▶ [EXTRACTED MATERIAL]:
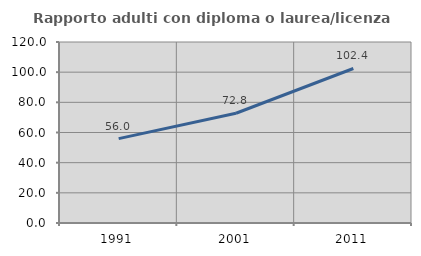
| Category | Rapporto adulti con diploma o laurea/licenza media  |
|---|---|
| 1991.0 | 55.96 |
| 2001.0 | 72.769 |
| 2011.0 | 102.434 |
...
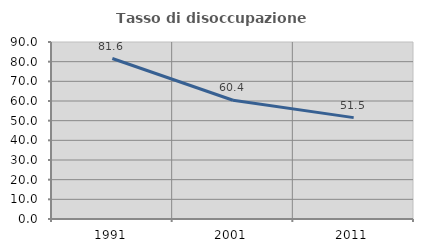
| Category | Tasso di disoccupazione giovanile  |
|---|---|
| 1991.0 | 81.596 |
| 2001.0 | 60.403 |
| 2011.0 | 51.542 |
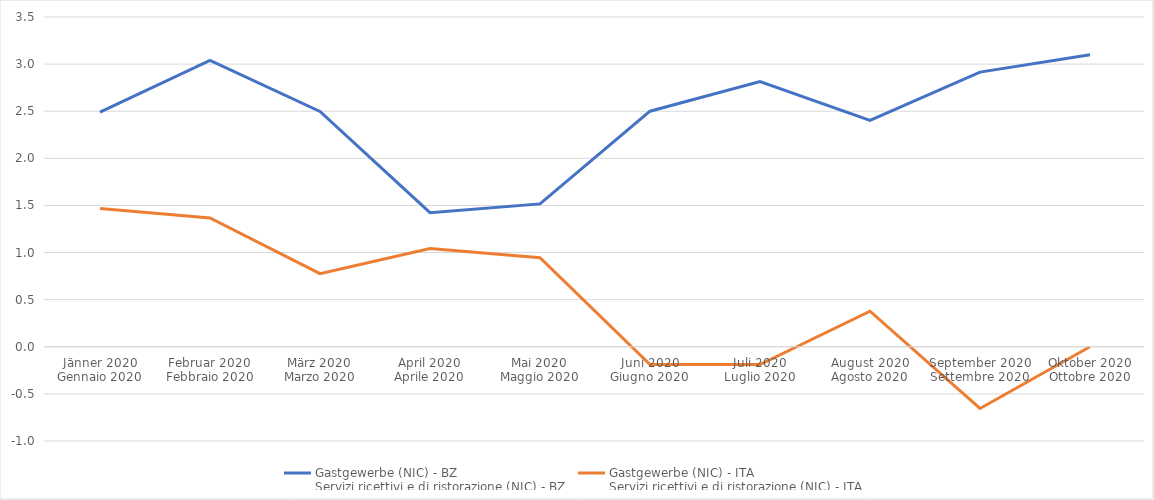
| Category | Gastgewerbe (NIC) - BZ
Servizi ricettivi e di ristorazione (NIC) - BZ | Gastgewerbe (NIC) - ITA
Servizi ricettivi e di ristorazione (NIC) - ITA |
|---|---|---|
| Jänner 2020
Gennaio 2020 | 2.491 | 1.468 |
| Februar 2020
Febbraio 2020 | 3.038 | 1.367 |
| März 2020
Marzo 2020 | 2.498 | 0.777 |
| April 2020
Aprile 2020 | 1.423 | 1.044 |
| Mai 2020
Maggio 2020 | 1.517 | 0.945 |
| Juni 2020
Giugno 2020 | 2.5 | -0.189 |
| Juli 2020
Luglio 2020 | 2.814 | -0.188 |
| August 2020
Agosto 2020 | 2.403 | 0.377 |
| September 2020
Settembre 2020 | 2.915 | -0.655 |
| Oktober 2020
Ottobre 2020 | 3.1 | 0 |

▶ [INSTRUCTIONS FOR THE TASK]:
Look back at the entries above and repeat, unchanged, every line from the line holding "Category | Rapporto" through the line holding "2011.0 | 102.434 |".

▶ [TASK SOLUTION]:
| Category | Rapporto adulti con diploma o laurea/licenza media  |
|---|---|
| 1991.0 | 55.96 |
| 2001.0 | 72.769 |
| 2011.0 | 102.434 |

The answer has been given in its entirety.